E essas pessoas têm que ter competência técnica, competência política e ser da confiança do presidente. É assim. Eu ouvi outro dia reclamação porque nós contratamos o Duda Mendonça. Queriam que eu contratasse o publicitário do Fernando Henrique Cardoso? O do Collor? Eu tenho que contratar quem eu confio. Não tem outro jeito, meu caro. Seja eleito para alguma coisa para ver se você consegue fazer diferente. E quem fizer diferente está fazendo bobagem."

REFORMA AGRÁRIA - "A reforma agrária vai sair não porque alguém está invadindo ou porque alguém está matando. Ela vai sair por uma necessidade de se fazer justiça social no Brasil."
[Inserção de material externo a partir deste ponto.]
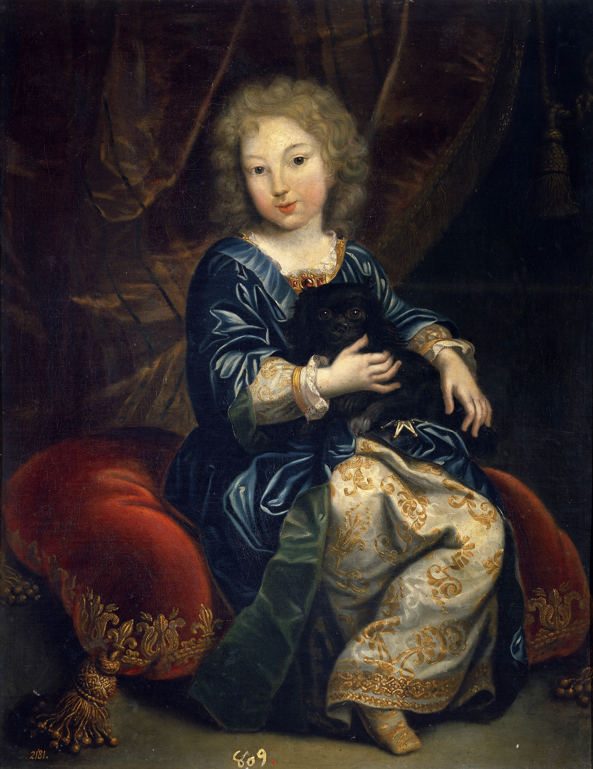 Retrato del rey Felipe V de España (1683-1746), que fue nieto del rey Luis XIV de Francia y el primer monarca de la Casa de Borbón en España. Aparece cuando todavía era Duque de Anjou. Aparece sobre un cojín bordado con las flores de lis emblemáticas abrazando a un perro negro. Vestido con riqueza, ostenta la banda e insignia del Saint-Esprit, orden fundada por su antepasado Enrique IV de Francia. La obra copia el mismo personaje que se encuentra en el retrato El Gran Delfín y su familia (Museo de Versalles) en el que se le ve con sus padres y hermanos (Texto extractado de Luna, J. J.: El niño en el Museo del Prado, Museo del Prado, 1983).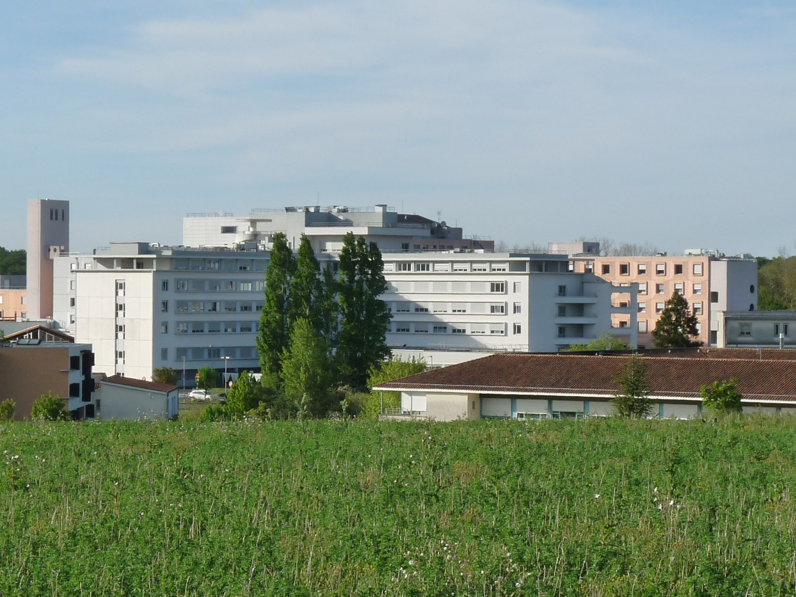 Centre hospitalier d'Angoulême, Girac, Saint-Michel, Charente, France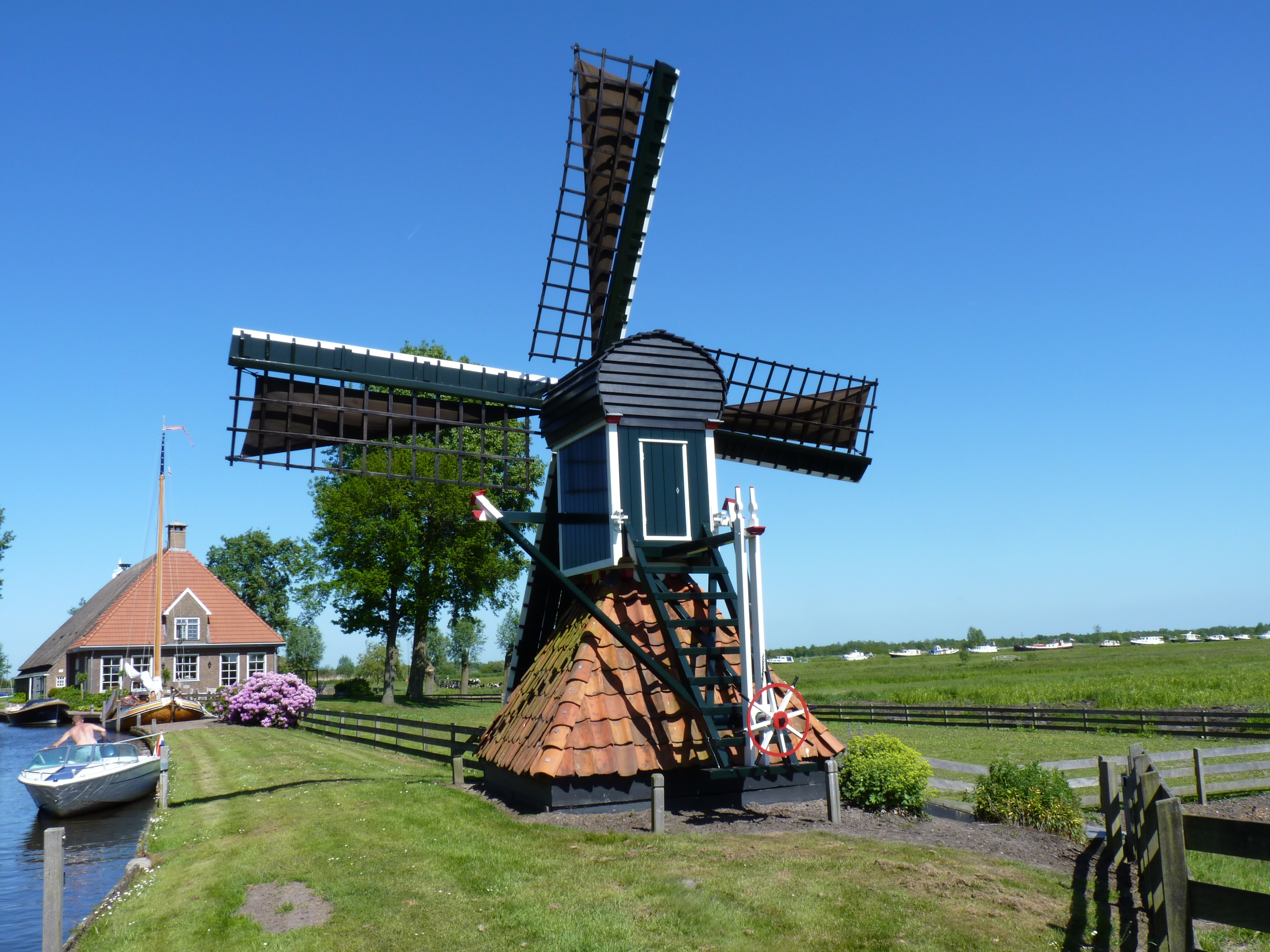 Wartena Spinnekopmolen De Ikkers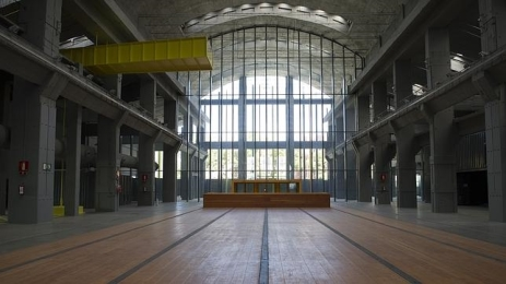 Tras dos años en Barcelona, llega a Madrid Sustainable Brands, el mayor movimiento global de sostenibilidad y negocios, que busca establecer un punto de encuentro y diálogo entre empresas, Administraciones y ciudadanía para abordar una forma de entender la actividad empresarial en la que, sin descuidar la rentabilidad, ésta tenga un impacto social y medioambiental positivo. Y, en última instancia, conduzca a modelos sostenibles de comercio y consumo. La cita será en La N@ve los próximos 8 y 9 de mayo. Un día antes, el 7, la sostenibilidad tomará el paseo del Prado en una jornada de ocio para toda la familia, el Sustainable Sunday, en la que se desarrollarán más de 30 iniciativas, con las que, por ejemplo, aprender a cosechar un huerto en casa, disfrutar de una sesión de yoga multinivel, descubrir apps innovadoras, ver documentales y películas y asistir a un desfile de moda.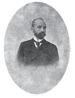 Васил Кънчов.

REFORMAS E ELEIÇÕES -"Nós fizemos uma reforma que o povo queria que fosse feita. Não tem uma pesquisa que não diga que mais de 70% da sociedade brasileira era favorável à reforma. Portanto não dá para você ficar com medo de um corporativismo minoritário, porque não era o conjunto da categoria. Você pode ficar certa de que nós teremos mais votos na próximas eleições por conta da reforma."

NOTICIÁRIO - "Eu, quando levanto de manhã, leio cinco ou seis jornais todo santo dia. Às vezes, se eu fosse me ater pelas manchetes dos jornais, eu nem sairia do Palácio da Alvorada, tal era a confusão estabelecida na praça."

REFORMA TRIBUTÁRIA - "Nós vamos fazer a reforma tributária. Eu não tenho nenhuma preocupação com o Senado ou com a Câmara. Nenhuma. Fazer política achando que todo mundo tem que dizer amém ao presidente não é possível. Fazer política achando que o presidente é um ser superior, que não tem que conversar com as pessoas, não é possível."

REFORMA DA PREVIDÊNCIA - ""A reforma da Previdência foi feita do tamanho que precisava ser feita. Eu acho que tem muita gente criticando por inveja, porque muitos tentaram, passaram anos e anos no poder e não conseguiram fazer o que eu fiz em apenas nove meses de governo."